Bisogna tirare fuori la grinta – siamo alle prese con il lavoro, con i membri della famiglia e della chiesa, con i colleghi, i superiori, i dipendenti… dobbiamo affrontare esami, problemi di salute, negoziare, mediare, difenderci, prendere decisioni sofferte. Ci sfugge, però, che anche Dio ce l’ha con noi. Lottiamo anche con Dio, lo sconosciuto, che non ci lascia in pace. Ci lascia lottare, provare, sperare. Non ci verrebbe in mente che Dio sia là, dietro l’angolo, pronto ad attaccare. Scende nell’arena da antagonista per provare la nostra forza, per diventare dentro di noi più forte della potenza con la quale si oppone a noi. Ci aggredisce per rinnovarci, lavarci, restituirci alla vita con un nome nuovo?

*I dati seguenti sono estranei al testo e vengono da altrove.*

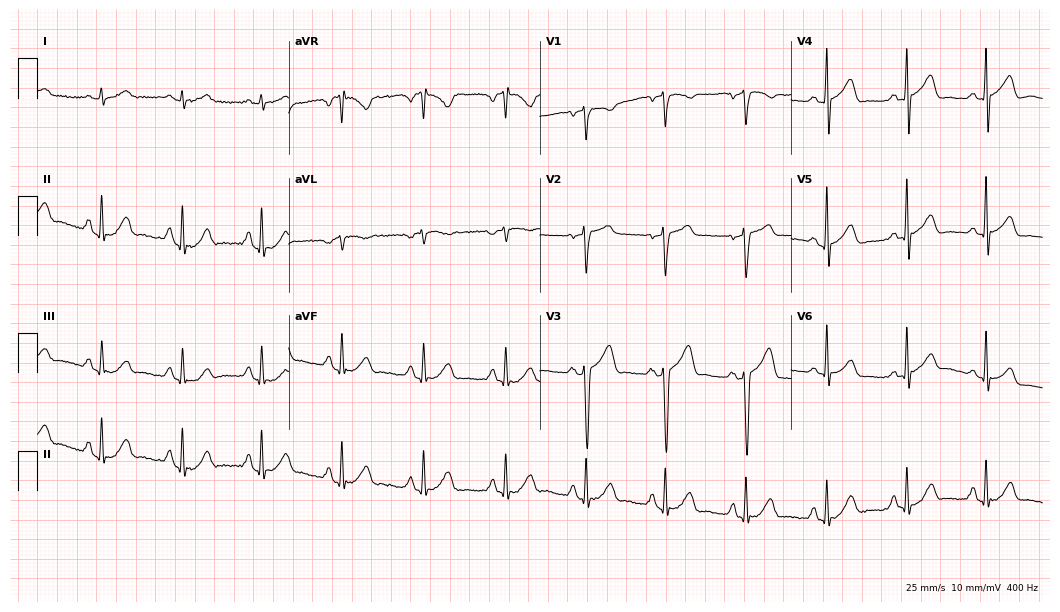
12-lead ECG from a male patient, 61 years old. No first-degree AV block, right bundle branch block (RBBB), left bundle branch block (LBBB), sinus bradycardia, atrial fibrillation (AF) or sinus tachycardia recorded for this tracing. Only these six findings were labelled.

Dio sta dietro tutte le paure che dobbiamo ancora affrontare; nella fosca descrizione della misteriosa figura, non conosciamo il nome e non vediamo il volto dell’antagonista, che dapprima confondiamo con i piccoli dei meschini del luogo, con la nostra vita stessa, cui teniamo, e che pure si ritorce contro di noi, o forse con il peso schiacciante del grande fratello, che da sempre ci osserva. Ma se fosse Dio, l’ignoto assalitore del nostro io impaurito, delle nostre attese e devozioni, dei nostri programmi e faticose conquiste, fosse lui a suscitare in noi un sacro timore reverenziale insieme a una disperata voglia di combattere e di vivere? Durante la notte l’aggressore divino sembra riassumere i tratti dei nostri antagonisti diurni. Le due figure si mischiano, si sovrappongono, si confondono, ma così pure gli antagonisti di Giacobbe, tra cui lui stesso. La storia della riunione di due fratelli è inseparabile da questa rivelazione di santità terribile che lascia il più giovane zoppicante. Nessuna riconciliazione è a buon mercato.

Dio ha benedetto Giacobbe, suo popolo, cambiandogli il nome in Israele.

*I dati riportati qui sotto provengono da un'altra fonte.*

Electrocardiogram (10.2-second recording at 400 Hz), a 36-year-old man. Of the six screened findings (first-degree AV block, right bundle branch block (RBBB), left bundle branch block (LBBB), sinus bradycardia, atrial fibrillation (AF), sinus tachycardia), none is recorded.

Dio ha benedetto Giacobbe, suo popolo, cambiandogli il nome in Israele. Al ruscello c’eravamo anche noi – soli, denudati, disperatamente impauriti, pronti a tutto. Alla comparsa dell’uomo che lottò con lui tutta la notte, avvertimmo la stretta su di noi di un Dio coinvolto, più nemico che amico, certamente non scontato. Eccolo presente e attivo, mentre nell’oscurità fa risaltare le lacune e i terrori di una vita e prevale sull’aggredito proprio quando non può vincerlo, con il colpo basso all’anca: anche noi avvertimmo la fiacca, ma non ci arrendemmo. Prevalemmo anche noi, ma non si trattava di una vittoria, perché non sapevamo ancora nulla del Nome di Dio, né ci era concesso attraversare il mistero. Forza e capacità di autodifesa non bastano a estorcere allo sconosciuto il suo nome, chiave dell’identità e fonte di controllo. Più avanti in questa lunga storia di lotte, Mosè scoprirà che il Dio dei padri ha un nome che lo svela e lo nasconde: il Signore vuole essere amato e cercato, ma non si lascerà possedere.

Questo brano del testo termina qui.